Michael, we just got the help to this first oneoff period. You're making me old here before my time. In a word, we're not looking at it. We've got just a lot of work we can do with the one airplane type.

Drew and team are -- I think we've said we have -- how many hundreds of markets, routes?

Drew Wells -- Vice President of Revenue and Planning

We have 459 routes.

Maury Gallagher -- Chairman and Chief Executive Officer

That, yes, we can still look out. We've gotten international, so --

Drew Wells -- Vice President of Revenue and Planning

And another 600 or more incremental on top of it.

Maury Gallagher -- Chairman and Chief Executive Officer

Yes. I mean, so keep it simple, stupid. I think I really want to take a moment and put out the boys out to Scott Sheldon and the whole ops team and what they've done, and this has just been a lot of elbow grease, pulling up your sleeves. And as I said in my own comments, fixing airplanes is a job in and of itself.

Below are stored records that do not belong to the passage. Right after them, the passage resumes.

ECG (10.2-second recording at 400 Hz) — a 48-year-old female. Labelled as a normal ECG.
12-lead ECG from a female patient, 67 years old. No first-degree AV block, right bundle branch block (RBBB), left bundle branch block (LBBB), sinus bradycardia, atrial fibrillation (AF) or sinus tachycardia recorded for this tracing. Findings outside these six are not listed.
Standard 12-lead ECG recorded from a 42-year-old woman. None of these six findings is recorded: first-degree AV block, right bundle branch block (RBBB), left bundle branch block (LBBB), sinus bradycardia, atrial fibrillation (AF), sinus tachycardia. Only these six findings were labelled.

The best airplanes in the world are going to need work. And if you're not well organized in taking care of business, it's going to show up even with the best of airplanes. So it's pretty impressive what we've done in two years, and it really was a will to just make it good and make it right. And this current management team, I know we've caught some flack in the past, management people leaving us.

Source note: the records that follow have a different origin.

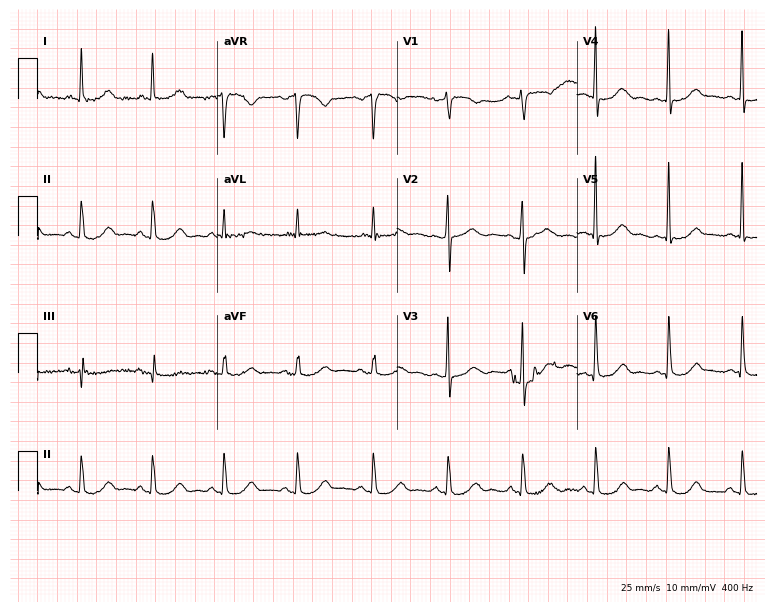
Electrocardiogram (7.3-second recording at 400 Hz), a female, 63 years old. Of the six screened findings (first-degree AV block, right bundle branch block, left bundle branch block, sinus bradycardia, atrial fibrillation, sinus tachycardia), none is recorded. Only these six findings were labelled.
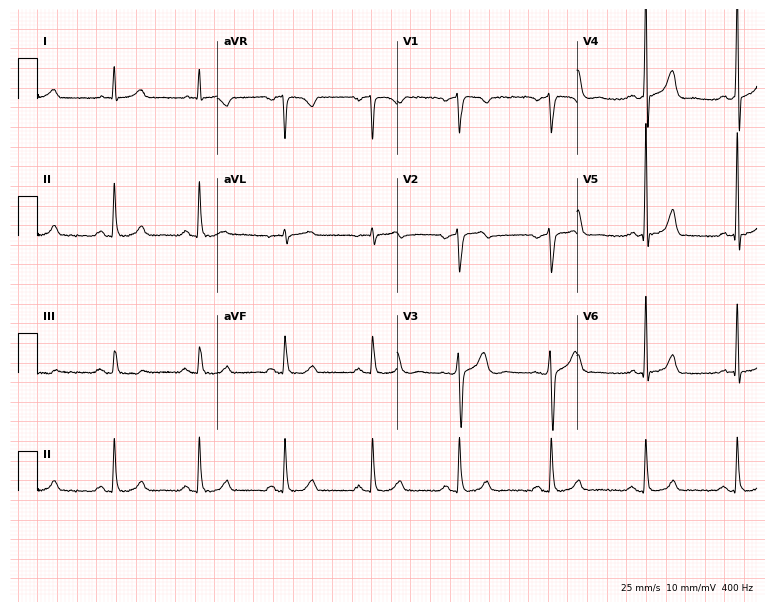
Electrocardiogram, a male patient, 46 years old. Of the six screened findings (first-degree AV block, right bundle branch block, left bundle branch block, sinus bradycardia, atrial fibrillation, sinus tachycardia), none is recorded. Other findings, if any, are not listed.
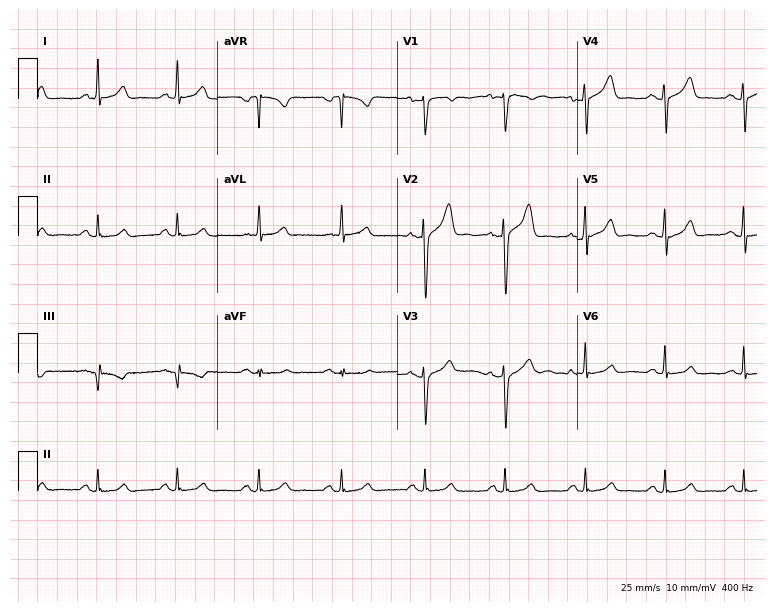
12-lead ECG from a 47-year-old male. Recorded interpretation: within normal limits.

But I think we've demonstrated over and over again the deep and wide bench we have here and the quality of the product we're putting out. And again, with the Allegiant 2.0 and the customer focus, reputational importance is second to none. And I think you're seeing that in the industry as well. The speed of the social media post is a new today or a new world weapon, if you will, in our customers' hands that focuses some operational and marketing aspects of the company to a much greater degree than they might have been in the past.

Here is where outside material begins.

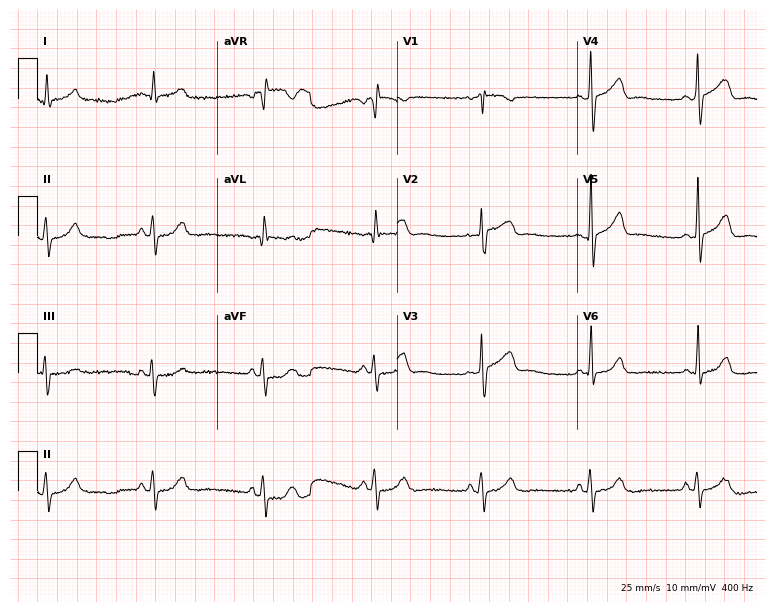
12-lead ECG from a 73-year-old male patient. Recorded interpretation: within normal limits.
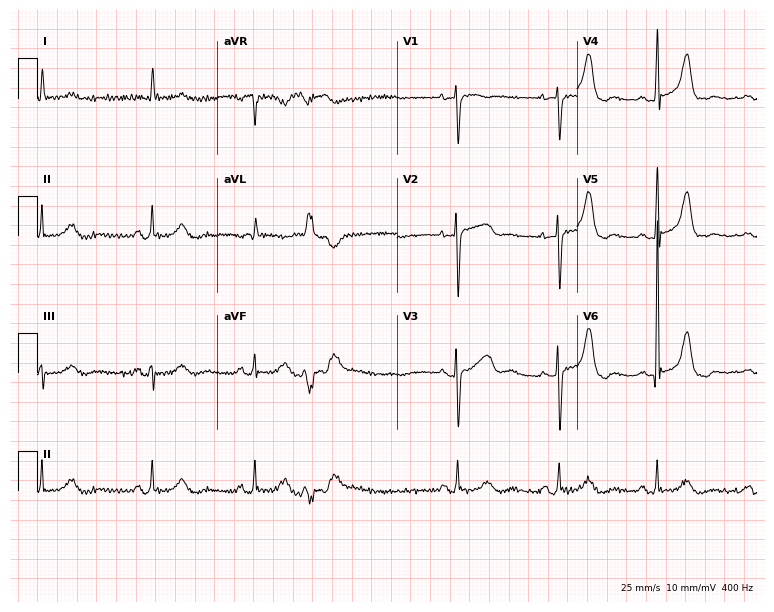
12-lead ECG from a female patient, 81 years old. No first-degree AV block, right bundle branch block, left bundle branch block, sinus bradycardia, atrial fibrillation or sinus tachycardia recorded for this tracing. Only these six findings were labelled.

Michael Linenberg -- Deutsche Bank -- Analyst

Great answer, Maury. Just so you know that was a test question and you answered it correctly. So good answer.

Maury Gallagher -- Chairman and Chief Executive Officer

We've known each other too long, Michael, to be doing that to me.

Michael Linenberg -- Deutsche Bank -- Analyst

I'm sorry, because I don't think you are.

Operator

Thank you. Our next question comes from the line of Hunter Keay from Wolfe Research. Your question, please.

Hunter Keay -- Wolfe Research -- Analyst

Thanks. Hi, everybody. Hey, John, can you please do me a favor and elaborate a little bit on the Sunseeker? I know it's -- the slip. I should say in the schedule; I know it's hard to nail the -- these things down quarter to quarter.

But the nature of the question is does this relate to anything like -- around like permitting issues? Was it something tied to engineering or design? Was it like a labor shortage issue? Just trying to understand a little more what did push that to the right a little bit.

John Redmond -- President -- Analyst

It's hard to point to any one thing, Hunter. It's always a good question. But the one thing I can -- I should mention is once you get started, the difficulty of predicting a start date because there's so many things that have to happen in order for us to start a project. But what I can say is once you do start the project, the end date is much more predictable because the sequential nature of construction is much easier to predict.

So the start date is always a moving target. So, this is nothing abnormal. When you look at development projects, they're always difficult to predict the start. But that's why I was mentioning by the October conference call, I'll be able to give you a relative certainty what the opening date will be or at least the opening month and some real affirmations regarding the ability to hit budget.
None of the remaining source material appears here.